Artificial intelligence image for differential diagnosis of pancreatic masses. Endoscopic ultrasonography image (pseudo papillary neoplasms) is used for the diagnosis of carcinoma by artificial intelligence. The probability of one endoscopic ultrasonography image is expressed in the upper left, and AI diagnoses this lesion as non‐carcinoma.
Naito et al. conducted a study in which they annotated pathological images obtained from EUS‐FNA specimens of 372 cases of pancreatic cancer. They used EfficientNet, another classification architecture of DL, for a differential diagnosis of pancreatic cancer. They evaluated the accuracy of the model using 120 external validation data and reported an accuracy of 0.941. 40 Ishikawa et al. created an AI model to evaluate the quality of EUS‐FNA specimens using macroscopic images of 159 cases of pancreatic cancer. They used ResNet34, one of the classification architectures of DL, and evaluated the accuracy of the model using 8‐fold cross‐validation, reporting an accuracy of 0.844 for pathological diagnosis. 41
Classification of pancreatic cysts
Five articles on AI detection of pancreatic tumors from EUS images have been reported (Table 2). 42 , 43 , 44 , 45 Kuwahara et al. created an AI to differentiate the benign‐malignant diagnosis of IPMN using ResNet50, another classification architecture of DL, with EUS images from 50 cases of IPMN. 42 They conducted 10‐fold cross‐validation to evaluate its accuracy and reported an accuracy of 0.94. The diagnostic ability of the AI was higher than the preoperative diagnostic ability of the doctors (accuracy, 0.58) and the EUS image findings (accuracy, 0.52–0.68; Figure 3).
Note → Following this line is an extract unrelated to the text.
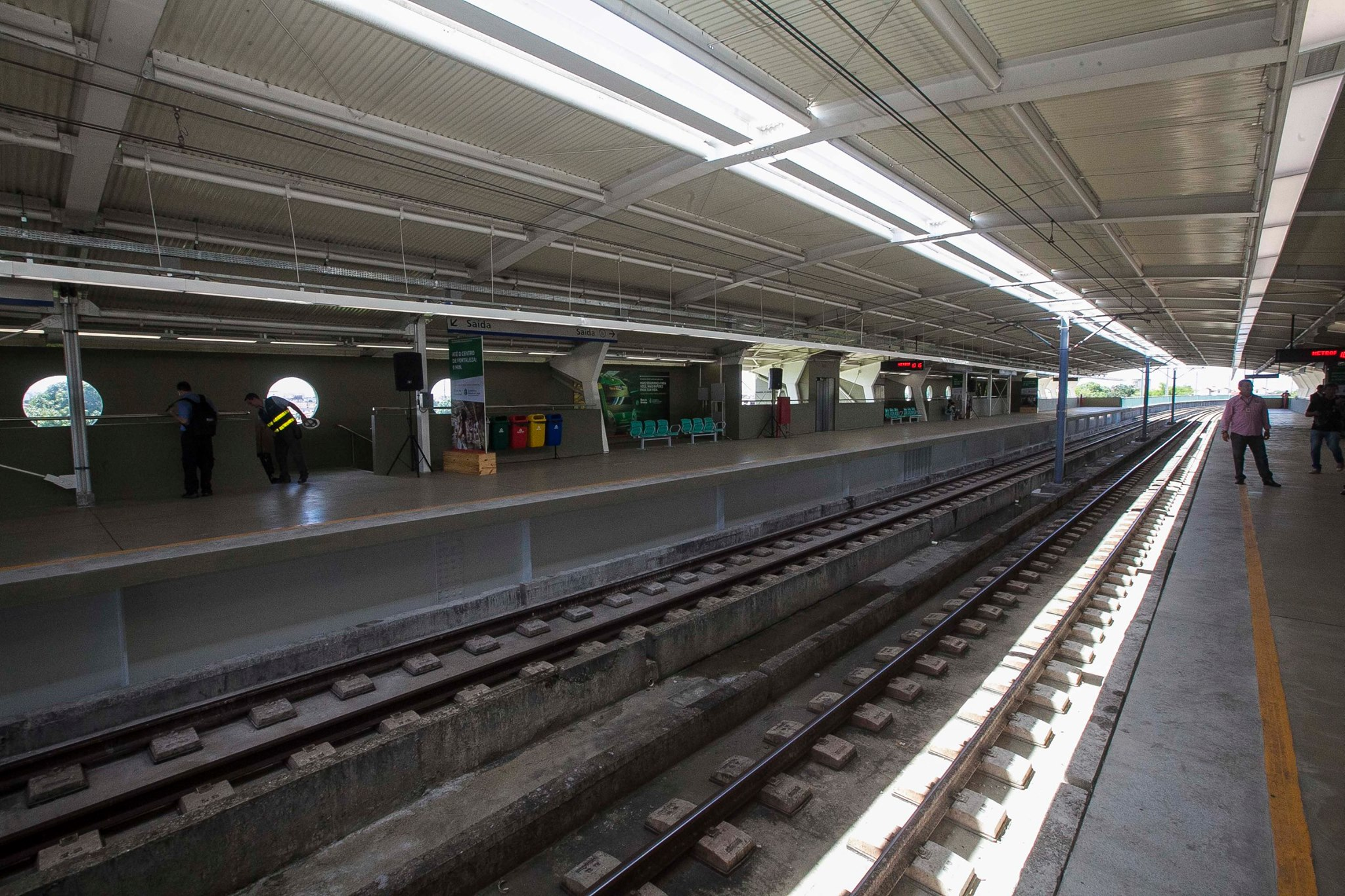 Plataforma da Estação Juscelino Kubitschek durante a inauguração
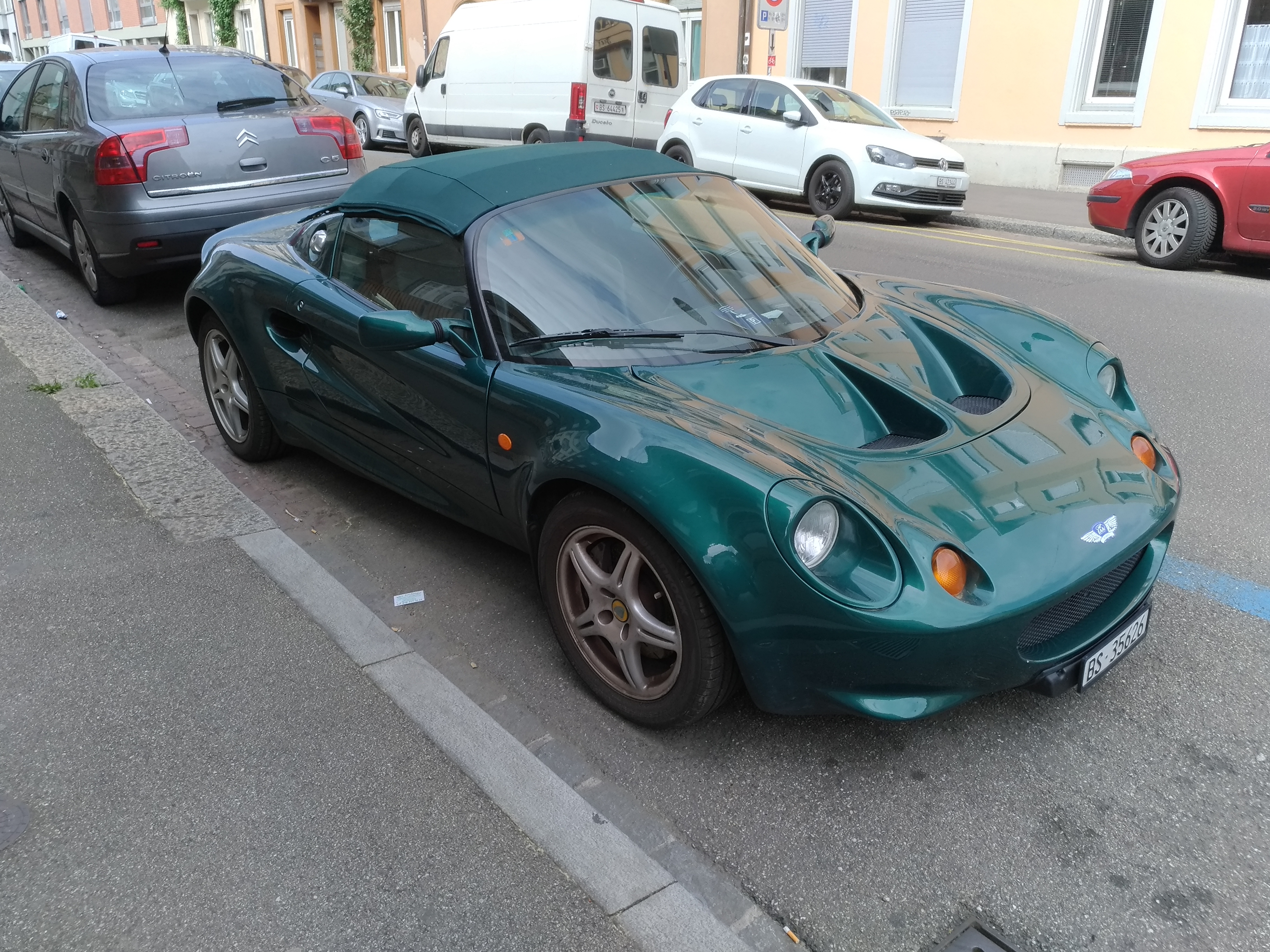 Lotus Elise 111S (1.8 145 hp) at Basel

Kurita et al. created an AI to differentiate the benign‐malignant diagnosis of pancreatic cysts using an original DL algorithm with two hidden layers, analysis of cyst fluid, cyst fluid cytology, clinical information, and blood test results from 85 cases of pancreatic cysts. 43 They conducted 5‐fold cross‐validation to evaluate its accuracy and reported an accuracy of 0.93. The accuracy of the AI was significantly higher than that of carcinoembryonic antigen in cystic fluid and cytology. Machicado et al. created an AI to differentiate the benign‐malignant diagnosis of IPMN using VGG16 and a faster‐R‐convolutional NN, one of the classification and segmentation architectures of DL, with EUS‐guided needle‐based confocal laser endomicroscopy images from 35 cases of IPMN. They conducted 5‐fold cross‐validation to evaluate its accuracy and reported an accuracy of 0.85. The diagnostic ability of the AI was higher than the high‐risk features according to guidelines (accuracy, 0.68–0.74). 44
TABLE 2.
Main characteristics of included studies about endoscopic ultrasonography‐artificial intelligence for other diseases.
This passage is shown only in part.